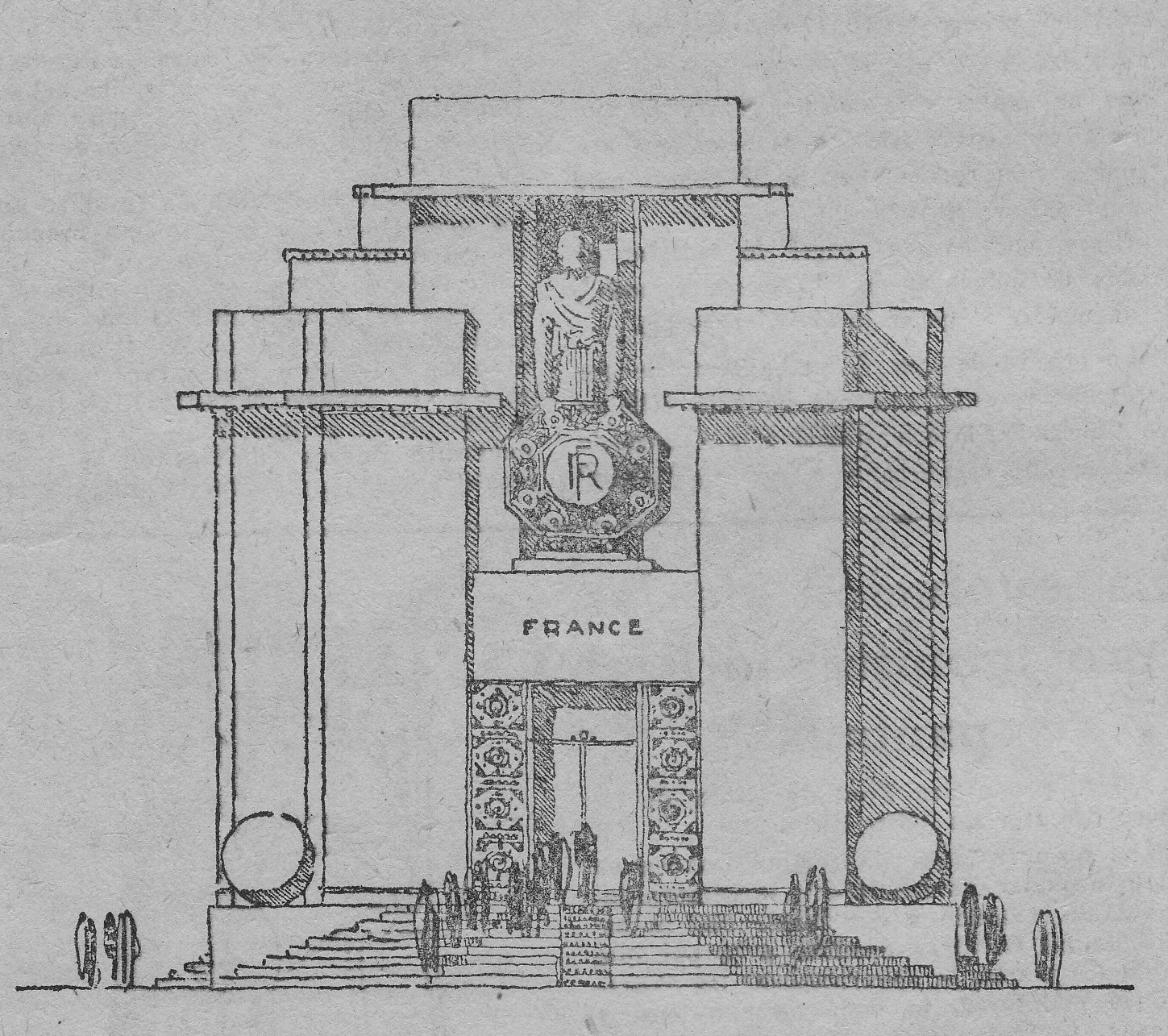 Pavelló de França: obra de Georges Wybo fet el 1929 per a l'Exposició Universal de Barcelona-1929 (Catalunya).
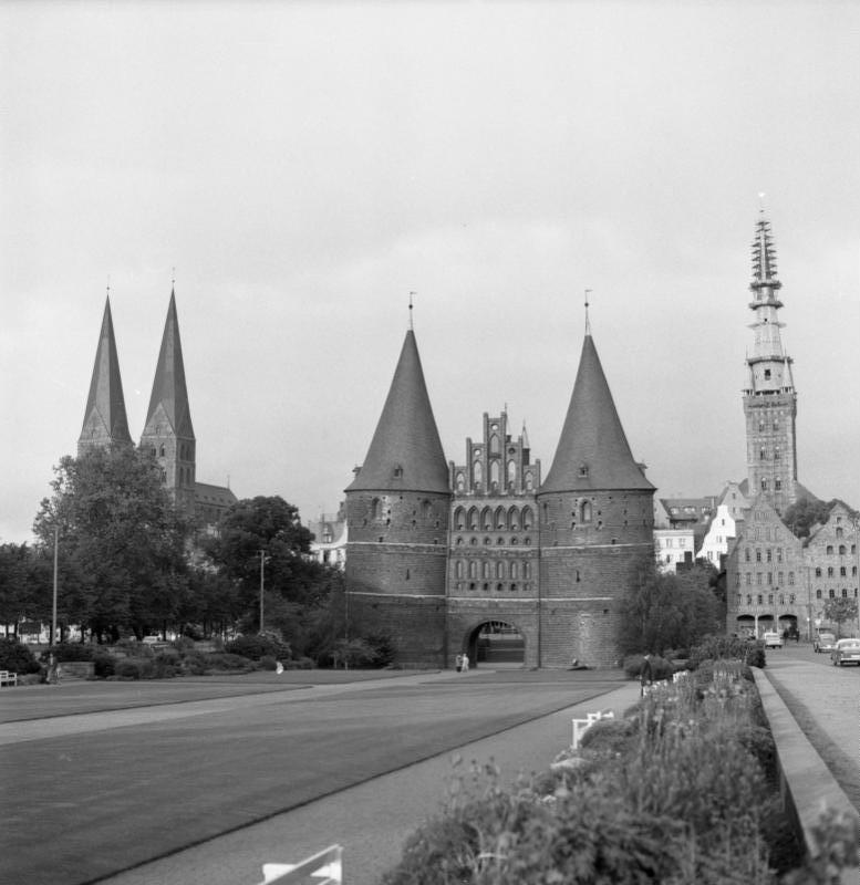 10 jähriges Bestehen des BGS: Stadtaufnahmen Lübeck
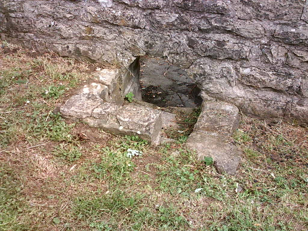 Blick durch den Lichtschacht in den Keller der villa rustica bei Bad Rappenau-Zimmerhof
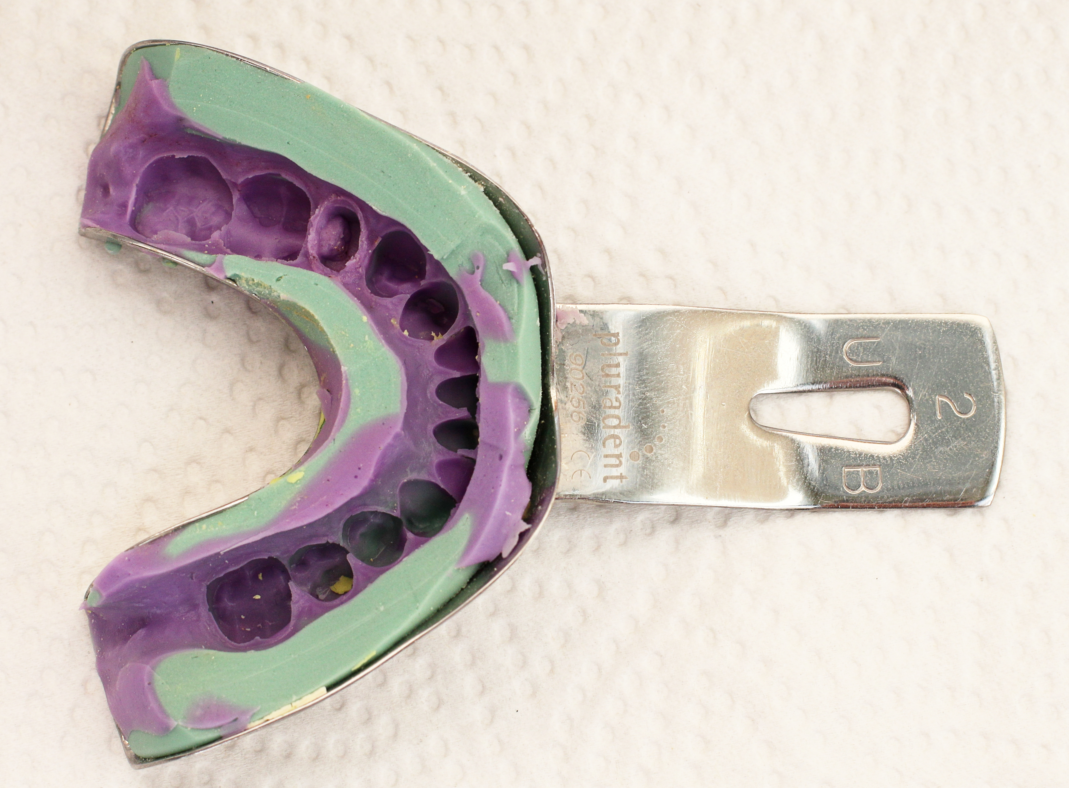 Zahnabdruck, zwei Phasen
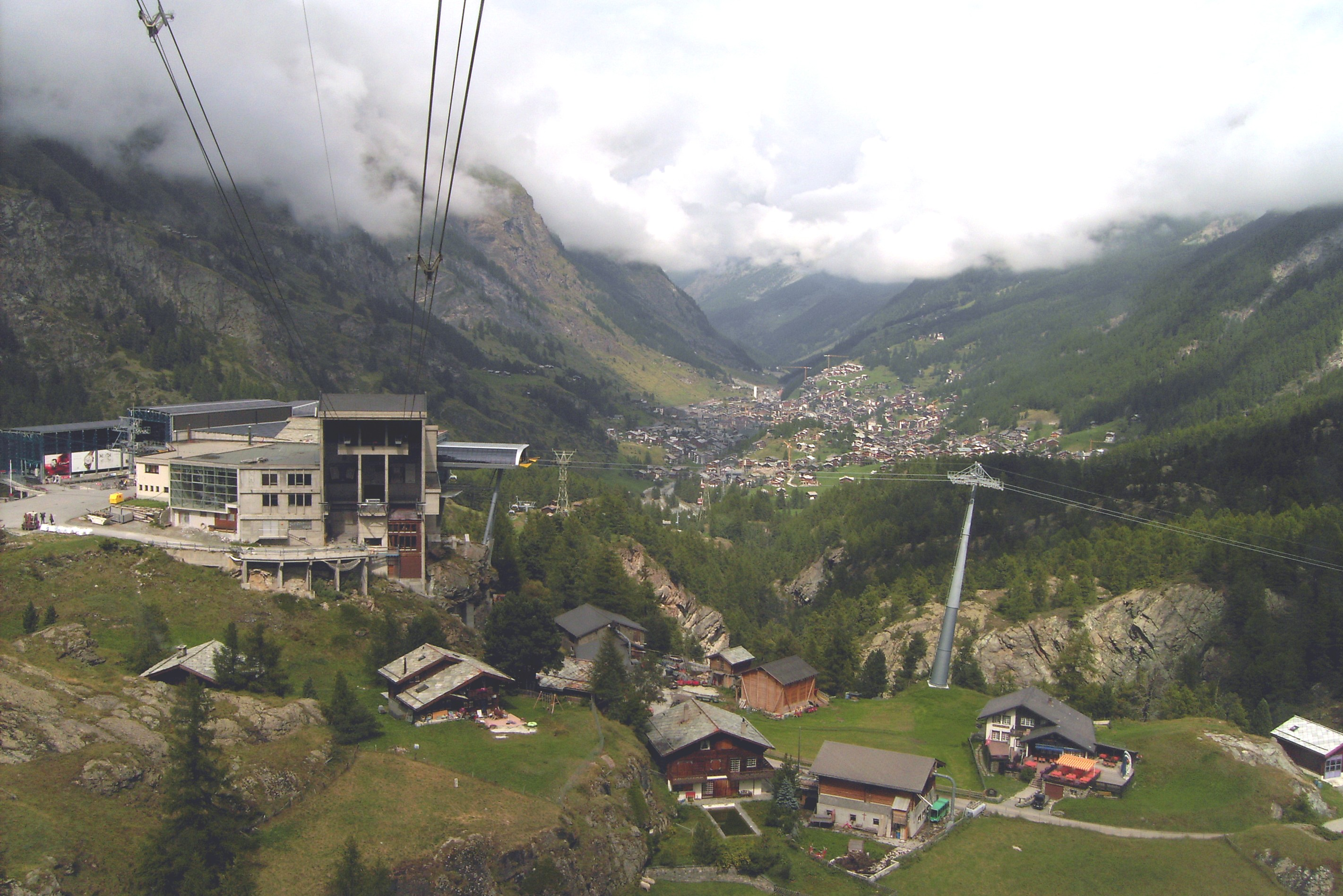 Seilbahnstation Furi von Seilbahn Richtung Trockener Steg fotografiert, im Hintergrund Zermatt
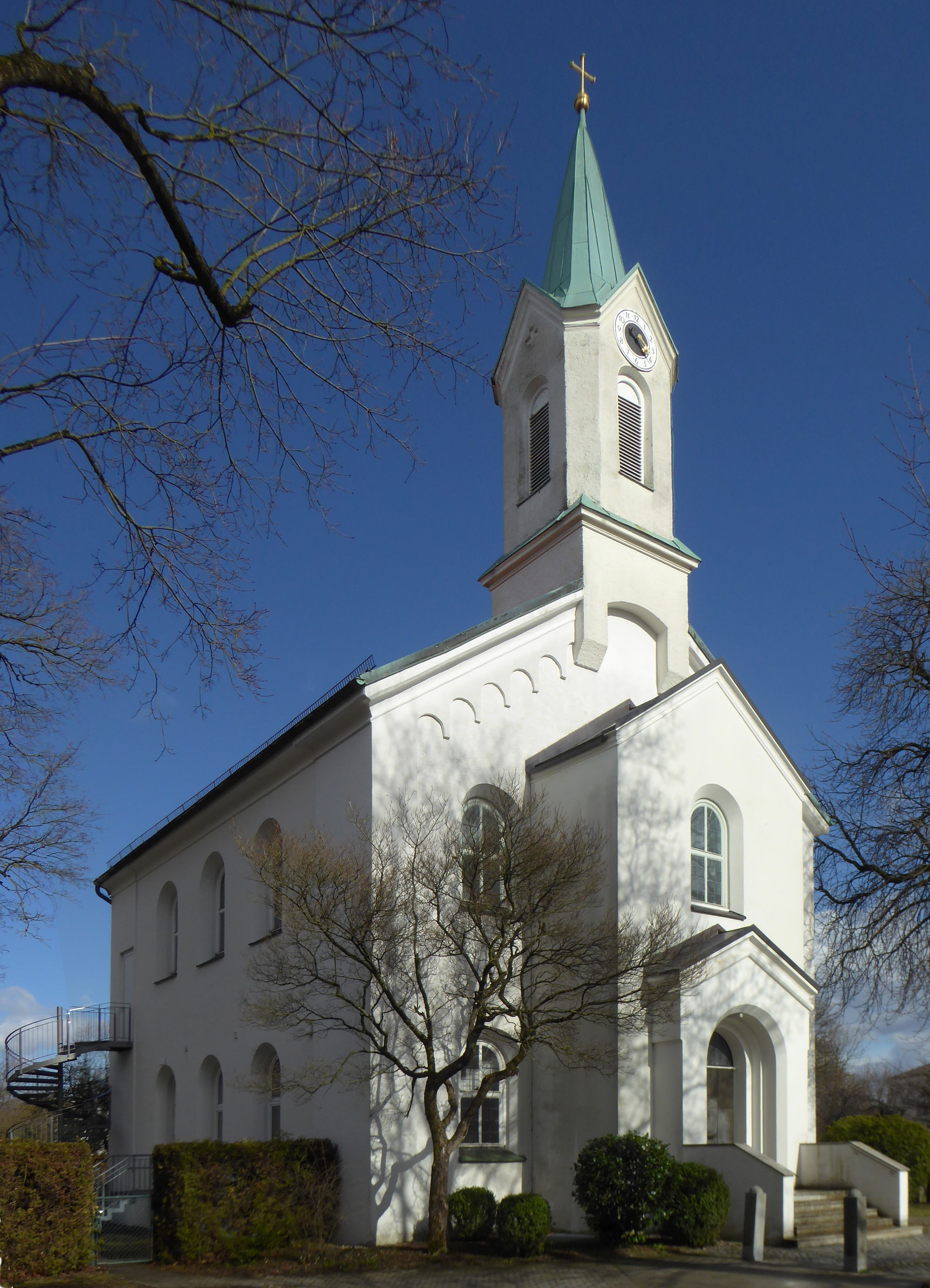 Feldkirchen (Lkr. München), die evangelisch-lutherische Kirche von Westen gesehen.
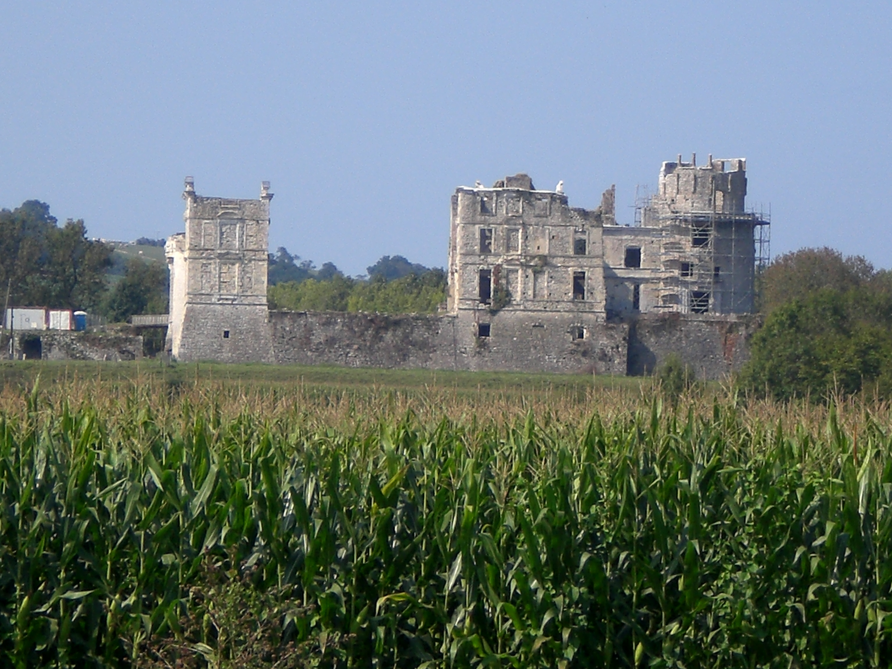 Agramondarren gazteluaren argazkia.

--- TO DO ---
Only the lines above from the one containing "10 jähriges Bestehen" through the one containing "Seilbahnstation Furi von" should be returned, verbatim and inclusive, with pictures excluded.

--- ANSWER TO THIS PROBLEM ---
 10 jähriges Bestehen des BGS: Stadtaufnahmen Lübeck
 Blick durch den Lichtschacht in den Keller der villa rustica bei Bad Rappenau-Zimmerhof
 Zahnabdruck, zwei Phasen
 Seilbahnstation Furi von Seilbahn Richtung Trockener Steg fotografiert, im Hintergrund Zermatt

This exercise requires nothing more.